Records drawn from a dataset:

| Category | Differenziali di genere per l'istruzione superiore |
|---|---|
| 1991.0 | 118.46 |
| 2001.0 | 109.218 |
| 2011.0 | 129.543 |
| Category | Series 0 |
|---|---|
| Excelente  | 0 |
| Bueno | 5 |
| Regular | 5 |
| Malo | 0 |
---
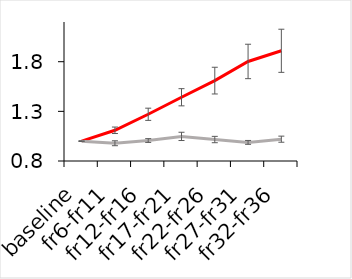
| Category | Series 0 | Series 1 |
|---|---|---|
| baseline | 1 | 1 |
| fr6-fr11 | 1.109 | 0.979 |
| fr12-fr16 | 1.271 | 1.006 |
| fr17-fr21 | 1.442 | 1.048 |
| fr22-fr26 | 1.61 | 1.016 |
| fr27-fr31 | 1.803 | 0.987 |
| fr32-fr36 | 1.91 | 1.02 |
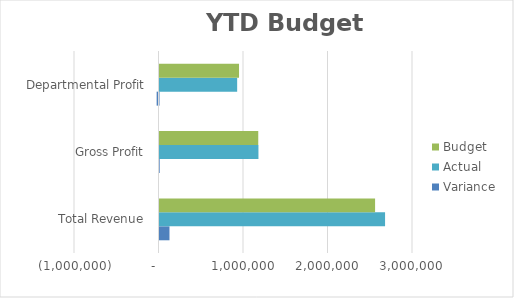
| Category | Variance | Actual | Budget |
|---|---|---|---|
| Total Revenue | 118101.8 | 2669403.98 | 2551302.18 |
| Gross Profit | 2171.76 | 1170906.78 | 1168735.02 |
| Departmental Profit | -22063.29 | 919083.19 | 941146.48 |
---
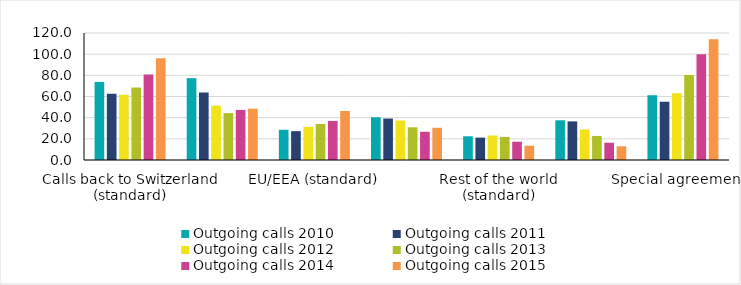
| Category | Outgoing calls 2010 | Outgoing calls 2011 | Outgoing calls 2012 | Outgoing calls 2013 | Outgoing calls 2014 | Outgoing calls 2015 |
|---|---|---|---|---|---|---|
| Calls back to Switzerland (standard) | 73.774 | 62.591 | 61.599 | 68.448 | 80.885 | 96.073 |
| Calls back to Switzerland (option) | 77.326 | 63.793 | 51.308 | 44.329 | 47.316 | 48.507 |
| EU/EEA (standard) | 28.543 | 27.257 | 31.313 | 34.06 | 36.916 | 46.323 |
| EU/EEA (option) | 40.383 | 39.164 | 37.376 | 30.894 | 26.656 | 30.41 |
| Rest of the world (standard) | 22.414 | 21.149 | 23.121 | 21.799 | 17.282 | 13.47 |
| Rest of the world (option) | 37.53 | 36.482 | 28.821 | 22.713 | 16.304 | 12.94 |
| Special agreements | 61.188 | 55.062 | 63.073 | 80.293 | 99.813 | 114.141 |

_Your objective_: Retype exactly, and only, the lines above from the one where "80.885 | 96.073 |" occurs up to and including the one where "26.656 | 30.41 |" occurs.

_Output for this task_:
| Calls back to Switzerland (standard) | 73.774 | 62.591 | 61.599 | 68.448 | 80.885 | 96.073 |
| Calls back to Switzerland (option) | 77.326 | 63.793 | 51.308 | 44.329 | 47.316 | 48.507 |
| EU/EEA (standard) | 28.543 | 27.257 | 31.313 | 34.06 | 36.916 | 46.323 |
| EU/EEA (option) | 40.383 | 39.164 | 37.376 | 30.894 | 26.656 | 30.41 |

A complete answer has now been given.